I just found out about the TiVo Mini Wall Mount. Is anybody here using one of these? Are they a good accessory?

I also have an Apple TV that I Am considering mounting. It looks like I may have more choices for mounting the Apple TV than I do the TiVo Mini.

I was just going to try using Velcro, but these solutions look better right now.

| TiVo


----------



## southerndoc (Apr 5, 2003)

All of my Minis are mounted to the back of the TV except the one in our master bedroom. I have it mounted on the back of the dresser where the TV sits. The mount works like a charm.


----------



## rdrrepair (Nov 24, 2006)

My 4 TiVo minis, non VOX, have notches built into them to mount to the wall. No other mount is required.


----------



## anthem11 (May 15, 2012)

I removed the feet off of my minis and used hook and loop to affix them to the back of my wall mounted tv. It only cost a few bucks.


----------



## mdavej (Aug 13, 2015)

You can get a lot of velcro for $20. Works just as well as that bracket from Tivo. I personally just loop a tie wrap through the holes on the Mini and vent/mounting holes on my TV - cost: $0. I see no reason to mount to the wall instead of the back of the TV.


----------



## Jim1348 (Jan 3, 2015)

anthem11 said:


> I removed the feet off of my minis and used hook and loop to affix them to the back of my wall mounted tv. It only cost a few bucks.
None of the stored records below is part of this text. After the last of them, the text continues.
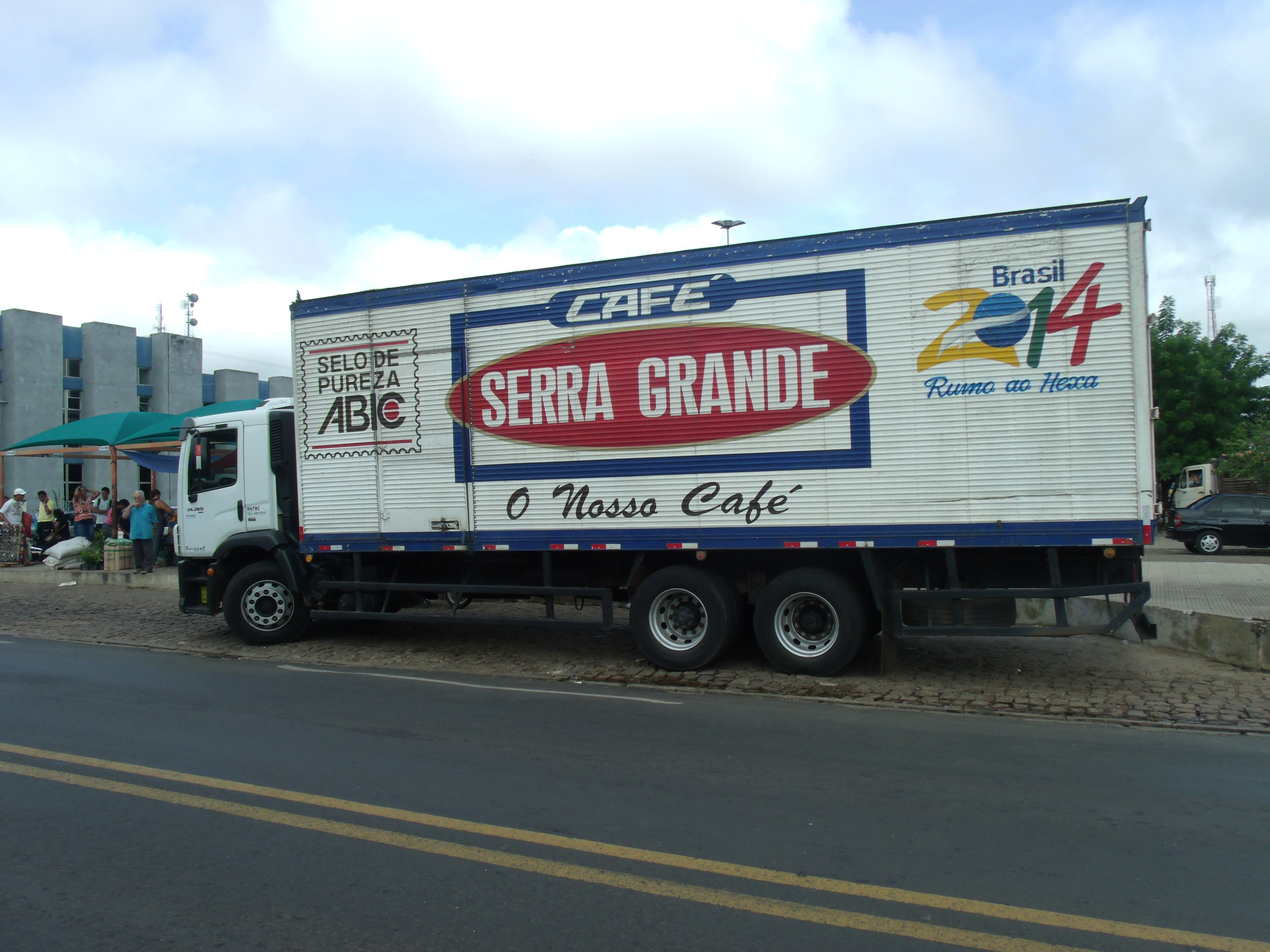 Caminhão do Café Serra Grande, uma industria de Sobral-Ceará.
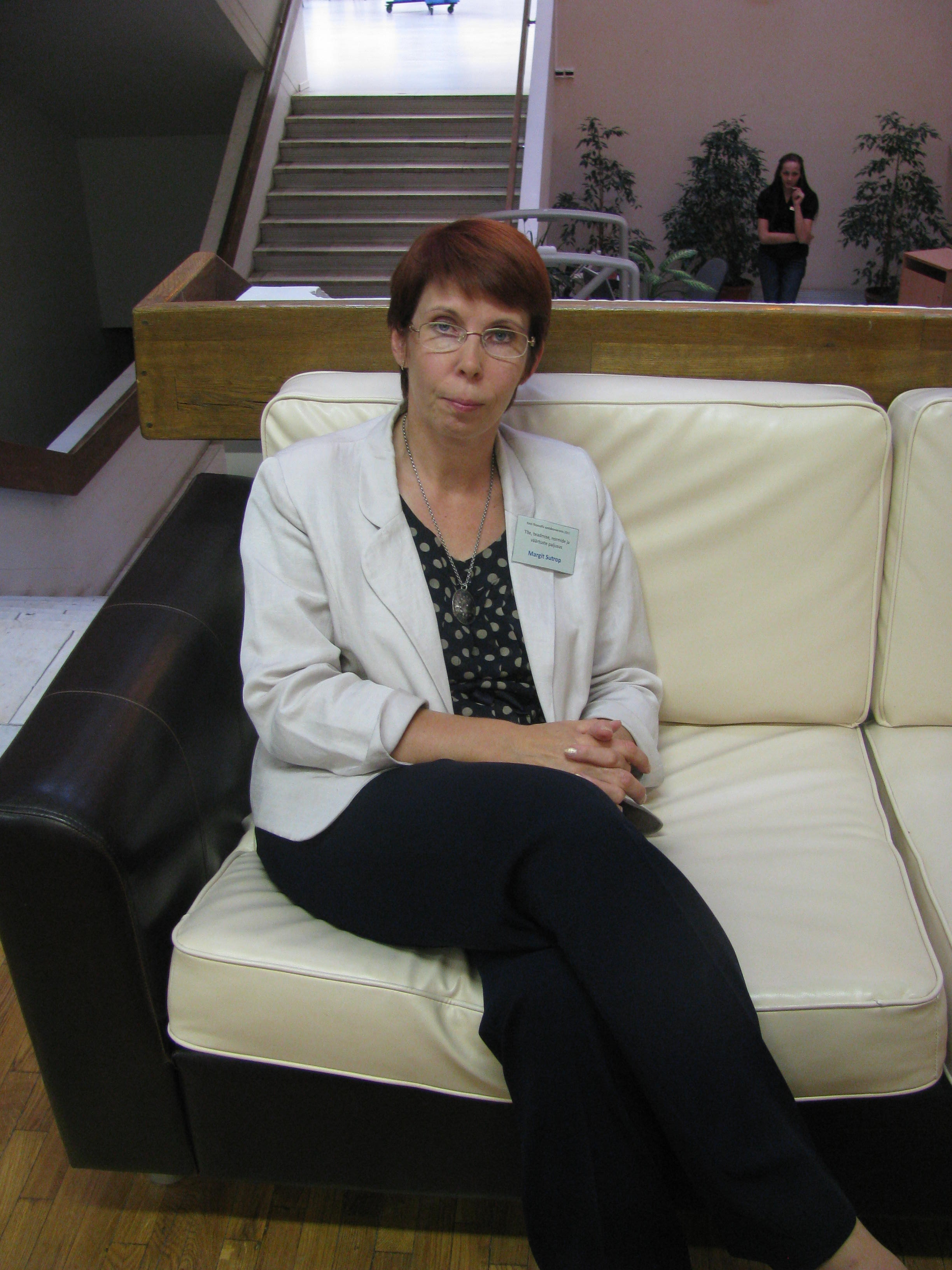 Margit Sutrop Eesti filosoofia 7. aastakonverentsil Tartus
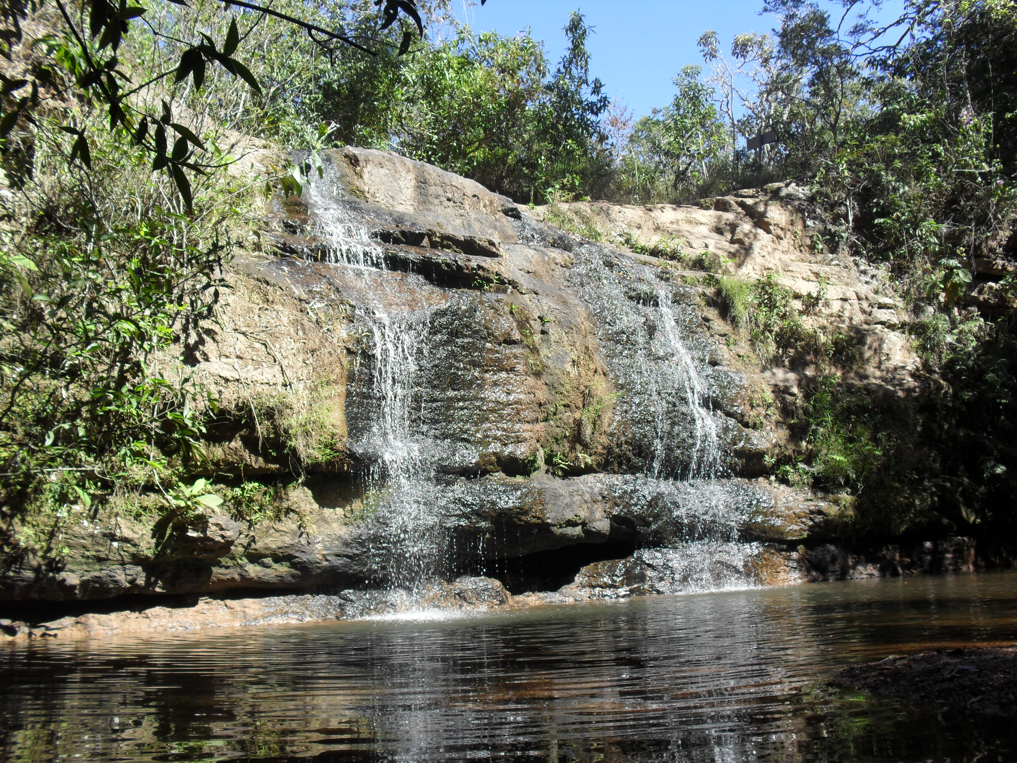 Da mesma maneira que percebemos o ir além, o ultrapassar de todos os limites,verificamos o quanto é difícil e impreciso articular uma nomenclatura para a produção de uma memória, conseguir captar o que existe atrás do que se vê com os olhos.

I am thinking about using Velcro. Is it easy to remove the feet from the TiVo Mini?


----------



## anthem11 (May 15, 2012)

Jim1348 said:


> I am thinking about using Velcro. Is it easy to remove the feet from the TiVo Mini?


Yep!


----------



## rodney111 (Jul 22, 2014)

If anyone has time, could they post pictures of how they fixed their mini to the the back of the TV with velcro or loops, or taking the feet off? I would rather do this than buy multiple brackets. I'm setting up a new house and will have multiple minis. Thanks!


----------